# expansion joints on wood fascia boards



## sam1140 (Aug 19, 2010)

I am replacing the fascia board in my home with 1×8 pine wood. The south wall alone is 83' long, I am using 16' & 12' boards, they will be attached to the 2×6 rafters. I am planning to use 45 cut to joint the boards. I am confused about expansion joints, if I use 45 to joint the boards how you leave a gap?

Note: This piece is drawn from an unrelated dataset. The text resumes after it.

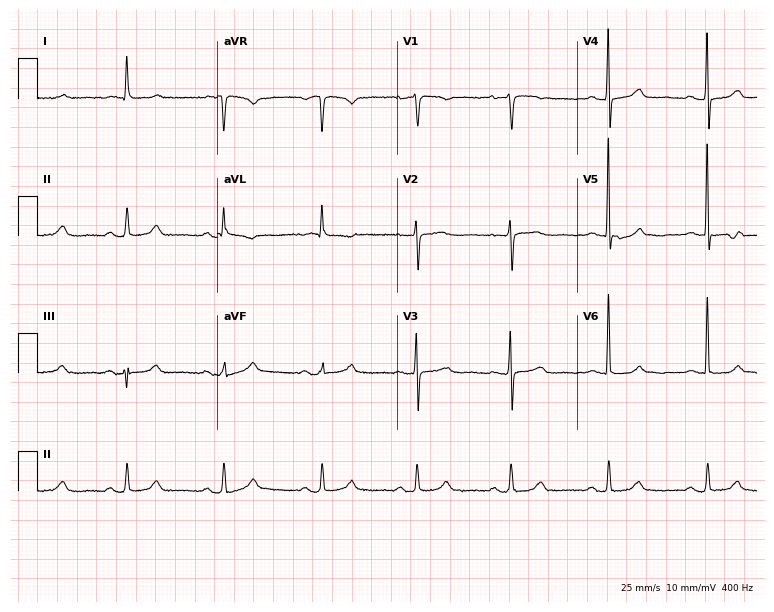
ECG (7.3-second recording at 400 Hz) — a woman, 77 years old. Screened for six findings — first-degree AV block, right bundle branch block (RBBB), left bundle branch block (LBBB), sinus bradycardia, atrial fibrillation (AF), sinus tachycardia — none is recorded.

(1) Can I joint the boards tight or leave a gap? (2) Is it better to joint the boards with a straight cut and leave a gap? (3) If I have to leave a gap, do I fill the gap with putty? (4) I received conflicting advise concerning nails or screws. Since I have to do 250', I would like to know what is best to use, screws, casing nails, or round head nails? I have a cordless paslode nailer I can use, or rent an air hammer if I have to, also what size nails or screws should I use?
I don't mind using round head nails and pain over them. To counter sink and putty so many nails would take me forever. Any advise and help will be greatly appreciated.


----------



## donwilwol (May 16, 2011)

I've dona a lot of facia boards in my life. Here is the way I did them. 45 the joint. The 45 will allow enough movement for the facia. Nail with #8 or #10 galvanized nails. I prefer #8. Don't leave a gap. The joint should always fall on a rafter. I typically used a nail gun, but hand drives will work. If you were going to leave the wood clear or stained get siding nails, they have a smaller head.


----------



## sam1140 (Aug 19, 2010)

Thank you for your reply. I am painting the boards. Concerning the nails, are they round head or the small casing nails? I can get galvanized nails with round head for my framing cordless paslode nail gun.


----------



## donwilwol (May 16, 2011)

galvanized nails with round heads for my framing cordless paslode nail gun will work just fine


----------



## sam1140 (Aug 19, 2010)

Thanks again for your help, using the paslode, I don't have to rent another nailer.


----------



## WDHLT15 (Aug 15, 2011)

Don't leave a gap. Bevel the joint on a 45 degree bevel. Wood does not shrink or swell longitudinally (lengthwise).


----------



## JimDaddyO (Dec 20, 2009)

also: face your joints so that from the most viewed angle you look "over" the joint and not "into" the joint.

looking---->_/___

where the underline is the back ( the side you do not see) of the facia, and the / represents the angle of the joint.


----------